Полынов на мгновение оторопел, а затем вдруг неудержимо расхохотался. Сознание самопроизвольно разрядилось после нервного перенапряжения.
— Извини… — давясь смехом, еле выговорил он. — Извини, Игорек… Шутки у меня такие дурацкие… Мир. Мир и дружба между нами!
К тому факту, что шофер заметил у него под курткой пистолет, Никита отнесся спокойно. Заметил и заметил, что теперь поделаешь? Не устранять же невольного свидетеля из-за такого пустяка? Мало ли сейчас народу с «пукалками» по просторам России шастает…

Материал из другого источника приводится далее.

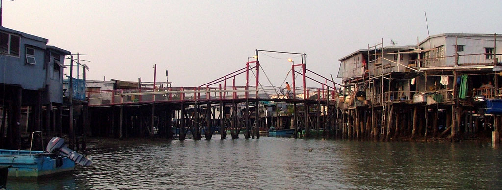 San Ki bridge in Tai O, Lantau Island, Hong Kong Image:Tai O San Ki Bridge.jpg

— То-то, — недовольно пробурчал Игорь, вновь заводя машину. Но уже через минуту хорошее настроение вернулось к нему. Не умел, похоже, он долго держать обиду на кого бы там ни было. Видно, действительно, мрачное выражение лица ему придавал лунный свет.
— Везет мне на попутчиков на этой дороге! — сказал он. — Недели две назад, еще до начала ваших учений, подобрал тут одного человечка. Как и ты, тоже сдвинутым был, но поболе. Из поселка Пионер через степь бежал. Видать, от жары умом основательно тронулся. Орал, что его людоеды преследуют, все за руль хватался, требовал, чтобы я его срочно в милицию доставил. Я и доставил, жалко, что ли? Тем более — по пути, хотя поначалу хотел в дурдом сдать… Да… Все собираюсь в отделение зайти, поинтересоваться, что с ним, да некогда, времени выкроить не могу.

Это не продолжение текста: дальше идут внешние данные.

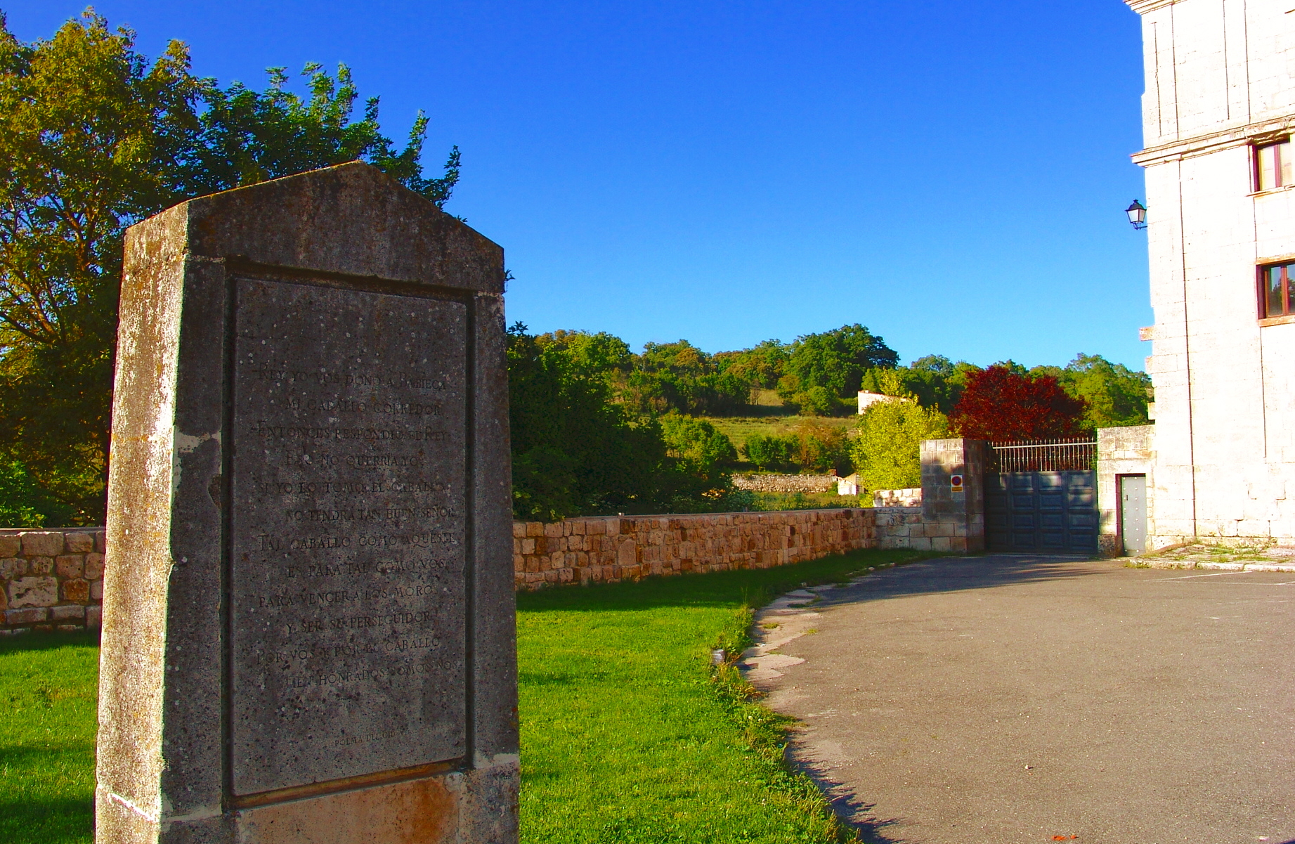 Recuerdo de Babieca, Monasterio de San Pedro de Cardeña, Castrillo del Val, Burgos, España

Полынов в очередной раз отхлебнул из бутылки и с интересом посмотрел на Игоря. Тень от светозащитного козырька на ветровом стекле падала на водителя, и Никита не смог рассмотреть выражение его лица.
Надо же, как переплетаются судьбы! Оказывается, его спаситель в свое время подвозил гражданина Осипова Евгения Юрьевича, жителя Пионера-5, единственного свидетеля массового каннибализма в поселке, бесследно исчезнувшего затем из психбольницы. Бесследно и, похоже, безвозвратно, так как именно на основе его показаний и началась эта катавасия с воинскими учениями.
Тридцать километров до Каменки ехали около часа. Несмотря на показушно наплевательское отношение к машине, Игорь берег свою «кормилицу» и вел пикап по разбитому шоссе весьма осторожно. Всю дорогу он неумолчно болтал, рассказывая о своем нехитром житие-бытие, а Никита слушал, методично отхлебывая из бутылки, кивал, изредка вставлял в монолог Игоря междометия. Как он понял, его новому знакомому нужен был не собеседник, а слушатель. Так, в основном, и бывает между двумя попутчиками.
Ничего выдающегося в жизни Игоря не было, разве что служба в Афганистане и плен у моджахедов. Но как раз об этом он рассказал скупо, в двух словах, с затаенной грустью, и сразу стало понятно, что те далекие военные будни и память о настоящем солдатском товариществе являются для него сокровенной святыней, куда посторонним вход заказан. Зато о последующей своей жизни, в общем-то, весьма «нескладушной», Игорь рассказывал без тени уныния и даже с юморком. После армии он работал аппаратчиком на насосной станции, обслуживавшей водовод поселка Пионер-5. Когда рудник в поселке закрыли, уволился и подался в «челноки» — возил шмотки из Китая и Турции. Впрочем, длилось это не долго. Не имея коммерческой жилки, быстро прогорел, решил поддаться на уговоры тестя и пойти работать механизатором в совхоз. Но как раз в тот день, когда они с тестем обмывали столь знаменательное событие, руководство совхоза подписало договор с немецкой фирмой о создании совместного российско-германского агротехнического объединения, и не только Игорь остался не у дел, но и тесть, и все остальные наемные работники совхоза. Как оказалось, единственным вложением в новое объединение со стороны России была земля, а все остальное — немецким. Сами немцы пахали землю на немецкой технике, сеяли элитные сорта немецкой гречихи, обрабатывали поля по немецкой технологии, собирали урожай с немецкой скрупулезностью и тщательностью и вывозили все, вплоть до тюков соломы, в Германию. Что доставалось России, одному богу известно, да и то, наверное, его католическому образу и подобию, а не православному. К счастью, тестя на тот момент осенила идея с газированной водой, и теперь, в отличие от остальных жителей Куроедовки, его семейство жило более-менее безбедно. И все же в тоне Игоря Никита уловил нотки злорадства по поводу нынешней засухи — хрен, мол, немцы в своей Германии в этом году гречиху лопать будут. Пусть прошлогоднюю солому жрут.
Когда подъехали к Каменке, стало светать. Луна еще не успела спрятаться за горизонт, а на востоке уже разгорался рассвет, и окружающий мир начал приобретать естественные краски, будто черно-белое кино постепенно вытеснялось цветным.